2018.10.25
 

メモリープール割り振りの固定化

Question

普段、バッチ処理や*BASEプールを用いて動く外部アプリケーションをメインに使用しており、対話ジョブや印刷ジョブはほとんど使用していません。

そこで、メモリープールを*BASEに多く割り振ることで、パフォーマンスが上がりシステムを効率的に利用できると考えています。

システム値QPFRADJにてパフォーマンス調整を「0= 調整なし 」とし、メモリーの割り振りを一点に集中させたいのですが、手動でメモリーを割り振る方法を教えていただけますでしょうか。

Answer

変更方法は、WKRSYSSTSなどから値を変更する事が可能です。

ただ、メモリー割り振りについては、システムパフォーマンス全体にかかわる重要な判断を要しますため、手動での変更は一度よく検討いただいたほうがよろしいかも知れません。

まず、

  • OS部分である*MACHINEのメモリープール不在がネックである
  • 対話ジョブ、印刷以外の*BASEパフォーマンスがネックである

というのであれば、余剰メモリープールから割り振ることは、パフォーマンスが改善される可能性があるかもしれません。検討の余地がございます。

しかし、システムは総合的なバランスによって成り立っています。

例えば、プール3,4に割り振られているメモリーを*BASEにすべて割り振ったとして、3,4でプール不在が多発するようになると、ディスクからデータを読み込むためにI/Oが多く発生する可能性がございます。

メモリーを割り振ったとしても、*BASEプールでページ不在が一切発生しないわけではありません。

ページ不在が発生したため、ディスクへデータを読みに行く際に、プール3,4の影響でディスクI/Oが多く発生しているために、*BASEプールのページ不在を解消するためにディスクI/Oのパフォーマンスがネックになり、結果的にパフォーマンスが悪化する。 ということも考えられます。

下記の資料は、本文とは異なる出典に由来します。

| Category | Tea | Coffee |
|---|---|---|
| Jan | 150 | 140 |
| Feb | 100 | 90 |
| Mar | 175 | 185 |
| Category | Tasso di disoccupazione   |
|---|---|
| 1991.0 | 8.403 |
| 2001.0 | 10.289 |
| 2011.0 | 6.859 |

システム・デフォルトの値としては「2=IPL時に自動調整」となっています。

古いコンピュータでは、ユーザー側がリソースの割り振りを手動で決めることも往々にございましたが、結果として、コンピュータ側が「どう使っているか」を分析し、自動割り振りとしたほうが良いパフォーマンスが得られている為、システム・デフォルトの値もIPL時に自動調整となっている、優秀なコンピュータになってきていると考えられます。

ある程度はOSに任せてみて、それでも想定したパフォーマンスが出ていないと感じられる場合には、検討してもよいかもしれません。